By contrast, Israel guarantees freedom of worship for multiple religions, protects an independent judiciary, and sustains a vibrant press. These features contribute to high levels of well-being and economic development relative to neighboring states. Israel has a per capita GDP that is roughly ten times or more that of Syria, Lebanon, Iraq, Egypt, or Jordan.
Yes, Carlson irrationally obsessed with his hatred of Israel, and was named an Antisemite of the Year. But even a blind squirrel sometimes finds a nut. And in this case, even a nut can sometimes be right.
Genesis 15:18 does describe God’s covenant with Abram, later renamed Abraham, saying, “to your descendants I have given this land, from the river of Egypt to the great river, the River Euphrates.” Most experts believe the “river of Egypt” refers to the Wadi al-Arish in the northern Sinai, but even if it is the Nile, as Tucker thinks, that’s fine too. Just as Ambassador Huckabee said.

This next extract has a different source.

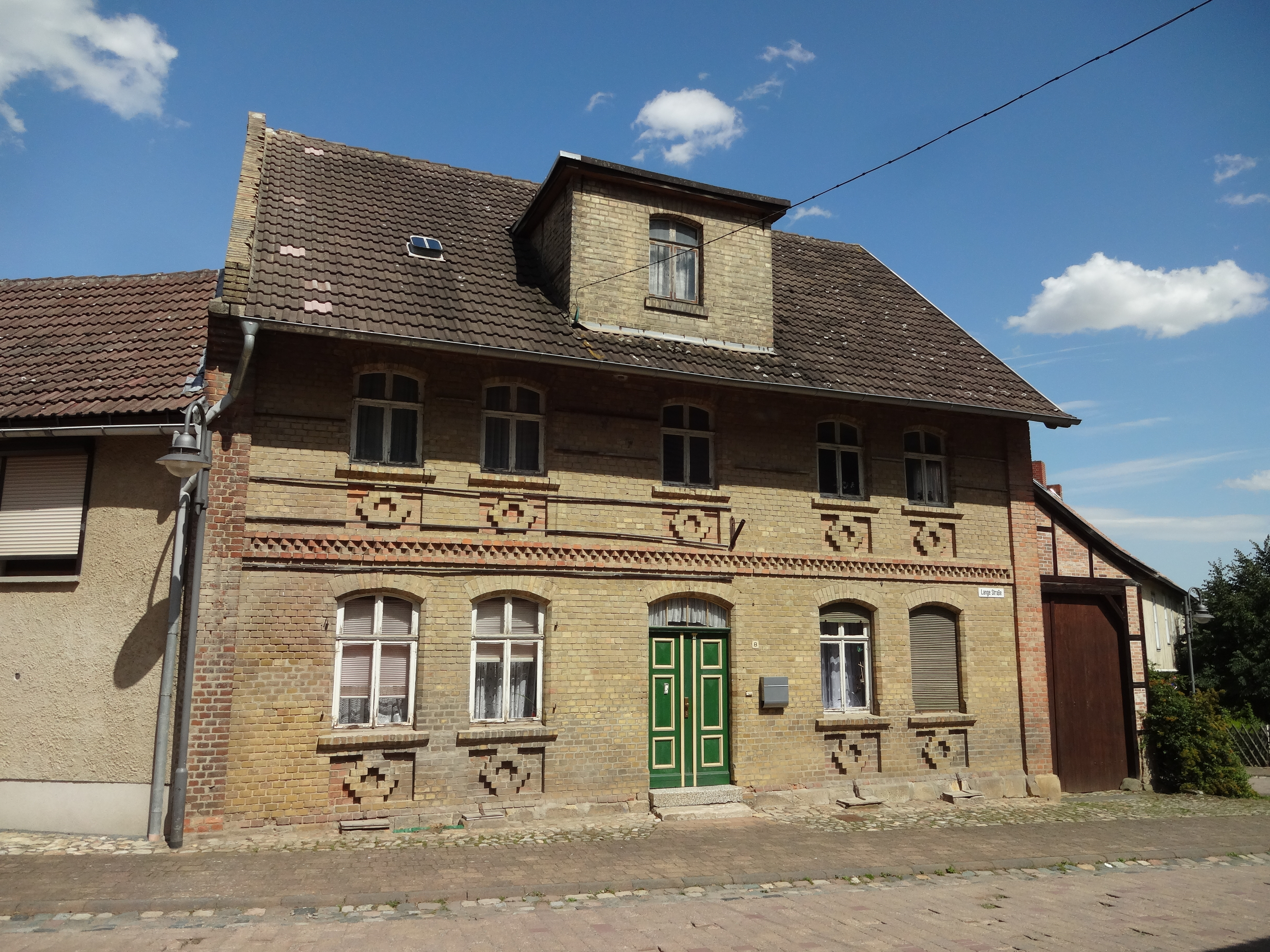 denkmalgeschütztes Wohnhaus in der Langen Straße 8 in Börnecke, Ortsteil von Blankenburg/Harz
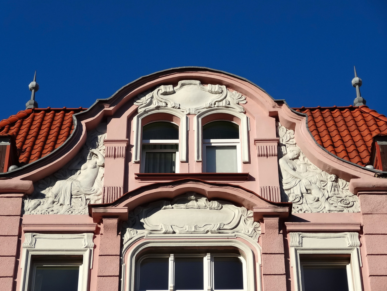 Kamienica przy ul. Cieszkowskiego 9 w Bydgoszczy (1900-1902, Karl Bergner)
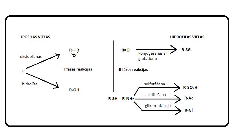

Obviously Jews believe in the divinity of the Hebrew Bible, but so do Evangelical Christians like Huckabee, as well as Catholics and Orthodox Christians. We all believe that God wrote those words. And of course, God is right. Israel should control that region.
In this case, non-religious, atheist, secular, or even anti-religious observers can plainly see that it would best serve the aspirations of the many communities in the region for safety, dignity, and freedom, if they were to live in some sort of autonomous regions under Israel’s security control. This is obvious and true.
Even if Tucker said it.
S.C. Legoni is the pseudonym of a writer, international conflict analyst, and amateur theologian.